Antibody Generation and Immunostaining
The anti-HRDE-1/WAGO-9 polyclonal antisera were generated using Genomic Antibody Technology
(GAT) by SDIX (Newark, USA). In brief, DNA immunization was done using cDNA encoding
amino acids 12 to 161 of HRDE-1/WAGO-9. Polyclonal sera were subsequently affinity-purified
and tested for specificity in Western blotting (data not shown) and immunostaining.
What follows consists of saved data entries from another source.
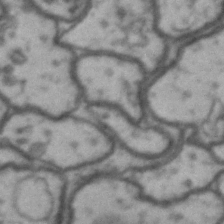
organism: Drosophila
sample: Brain
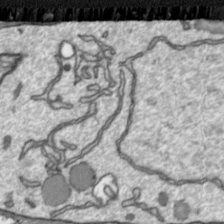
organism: Toxoplasma gondii
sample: Parasites in a vacuole inside a host cell
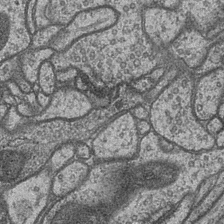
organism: Drosophila
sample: Optic medulla
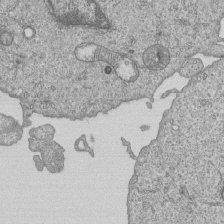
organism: Human
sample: MDA-MB-231 cells
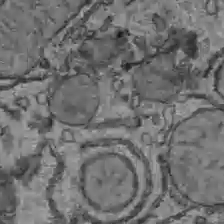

Immunostainings were performed on dissected gonads. Animals were dissected in 10 mM
Tetramisol on microscopy slides. After freeze-cracking, the tissue was fixed in ice-cold
Methanol for 20 min and rehydrated by three washes in 1xPBS/0.2% Tween 20 (10 min
each, room temperature).
Primary antibodies were added over night at 4°C in 1xPBS/0.2% Tween 20/1% BSA. Slides
were washed three times in 1x PBS/0.2% Tween 20 (10 min each, room temperature). Secondary
antibodies were added for one hour at 37°C. The secondary antibody mix contained 4′,6-diamidino-2-phenylindole
(DAPI) at 100 ng/ml final concentration. Slides were washed three times in 1xPBS/0.2%
Tween 20 (10 min each, room temperature) and mounted using Vectashield. We carried
out differential interference contrast (DIC) and confocal fluorescence imaging using
standard methods and using an Olympus FluoView FV1000 upright microscope using 40x
and 63x objective magnification. Images were processed using the FluoView image software
(Olympus) and ImageJ (version 1.43u). Antibodies and concentrations used are: rabbit
anti-HRDE-1/WAGO-9 1:4000, mouse OIC1D4 (Developmental Studies Hybridoma Bank, University
of Iowa) 1:100, mouse anti-α-Tubulin (clone DM1A, SIGMA) 1:10,000, Alexa Fluor 488
anti-rabbit IgG, 1:1000, Alexa Fluor 568 anti-mouse IgG, 1:1000 (both Life Technologies).